Every line in the data below from the one containing "15 | 25 | -10 |" down to the one containing "-100 | -10 |", both included, must be retyped exactly; no other line is to appear.

(Stored data entries)

^^^^^^^^^^^^^^^^

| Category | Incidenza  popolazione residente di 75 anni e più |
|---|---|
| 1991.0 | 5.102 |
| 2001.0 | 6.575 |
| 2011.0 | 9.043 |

^^^^^^^^^^^^^^^^

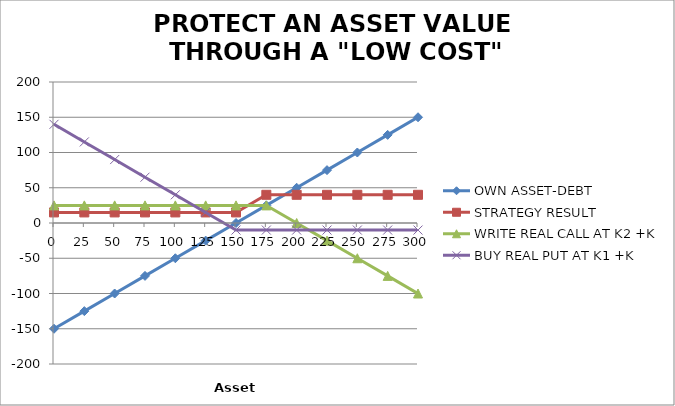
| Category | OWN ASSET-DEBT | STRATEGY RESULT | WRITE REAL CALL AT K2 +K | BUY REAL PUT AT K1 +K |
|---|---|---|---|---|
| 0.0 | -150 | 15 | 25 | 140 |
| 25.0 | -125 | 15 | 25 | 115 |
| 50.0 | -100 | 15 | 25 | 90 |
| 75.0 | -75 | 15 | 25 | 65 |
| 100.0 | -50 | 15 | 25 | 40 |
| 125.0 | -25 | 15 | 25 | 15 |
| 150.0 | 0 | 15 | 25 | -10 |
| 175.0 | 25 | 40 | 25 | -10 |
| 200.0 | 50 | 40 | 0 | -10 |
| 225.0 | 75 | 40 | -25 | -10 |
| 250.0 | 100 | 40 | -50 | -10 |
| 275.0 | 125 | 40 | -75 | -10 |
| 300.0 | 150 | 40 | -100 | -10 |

^^^^^^^^^^^^^^^^

**Result of this exercise:**
| 150.0 | 0 | 15 | 25 | -10 |
| 175.0 | 25 | 40 | 25 | -10 |
| 200.0 | 50 | 40 | 0 | -10 |
| 225.0 | 75 | 40 | -25 | -10 |
| 250.0 | 100 | 40 | -50 | -10 |
| 275.0 | 125 | 40 | -75 | -10 |
| 300.0 | 150 | 40 | -100 | -10 |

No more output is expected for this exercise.